To my foundation,
I remember the day I first met you. I walked into my local Sephora and there you were. You stood out in the crowd. Everyone had been telling me how great you were, and I knew I needed to have you. The first time we went out together, people complimented us, saying how good we looked together. I was addicted to the way you made me feel. I felt flawless when we were together.
I’m so grateful to you. You helped me get my confidence back. You transformed me from a girl that was self-conscious about the way she looked to a confident woman who knew how great she truly was. But because of that, I have to tell you– I don’t need you.
Don’t get me wrong, I still want us to go out together for special events and other adventures, but I have to let you know that I can’t be dependent on you anymore.
When we were first together, I found myself not being able to go anywhere without you. If you weren’t with me, I couldn’t let anyone see me. I thought I was nothing without you. Without you, people could see all of my imperfections. With you, those imperfections were gone. I finally felt good about myself.
I started noticing that when I was with you, I stood a little taller and I smiled a little brighter. I was so happy with you and I wanted to feel like that all the time.
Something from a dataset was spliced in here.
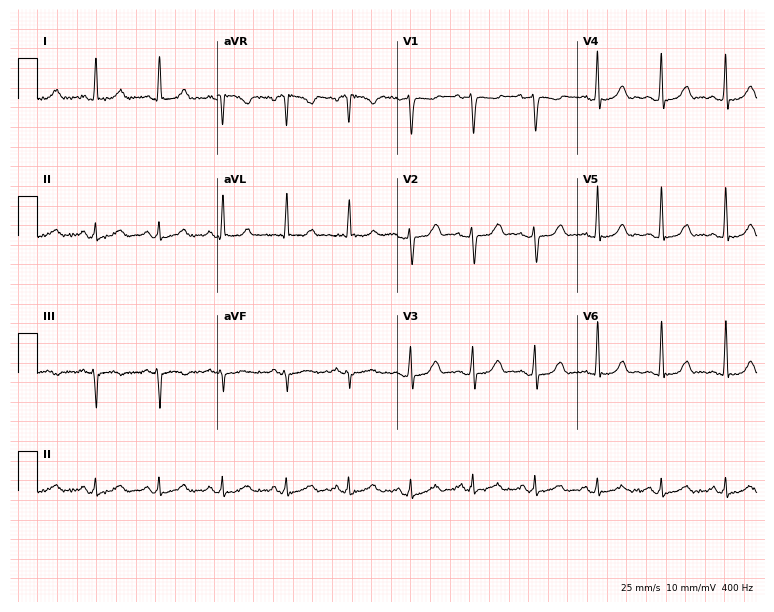
12-lead ECG from a female patient, 37 years old. Screened for six findings — first-degree AV block, right bundle branch block, left bundle branch block, sinus bradycardia, atrial fibrillation, sinus tachycardia — none is recorded. Findings outside these six are not listed.
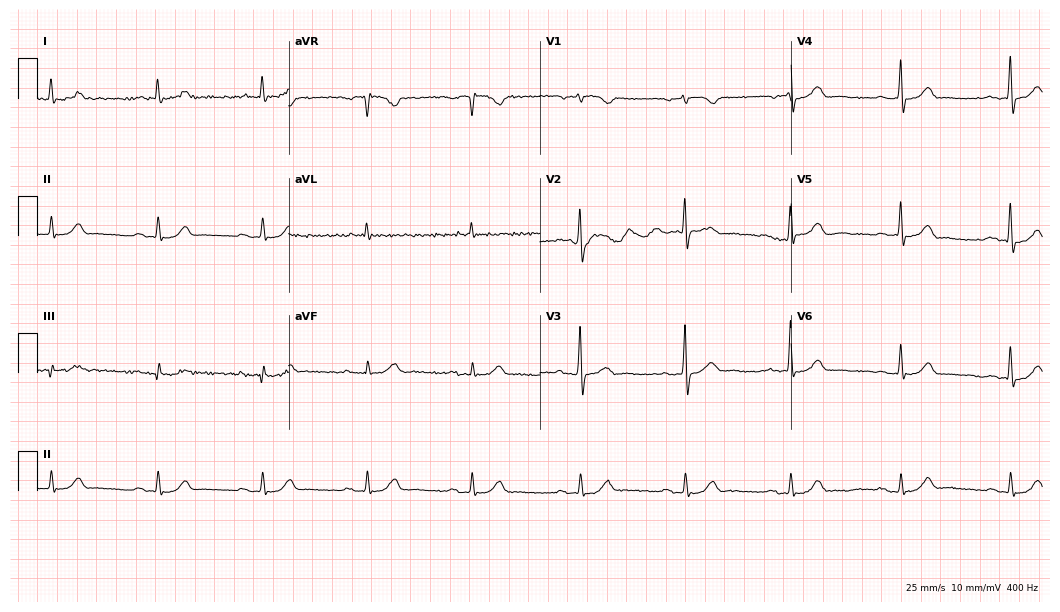
Resting 12-lead electrocardiogram (10.2-second recording at 400 Hz). Patient: a 75-year-old male. Read as a normal ECG.

One day, after you were gone for the night, I stared at myself in the mirror. There was a pimple here and hyperpigmentation there, but it was me. So I smiled.
I went behind your back and did that a couple of nights feeling guilty, but eventually the smiles came more easily. I saw myself for who I really was without you and I was happy. I’ve learned to love myself with and without you.
I have imperfections, but that’s what makes me who I am. I love my imperfections when you’re not there just as much as I love dressing you up with a smokey eye and bright red lips. I’ve seen who I am without you and I love that person. I love who you are and everything you’ve done for me, but at the end of the day I wash you all off. You can’t be with me 24-hours of the day.
So foundation, this is far from a breakup. I love you, but I can’t and won’t let myself depend on you anymore.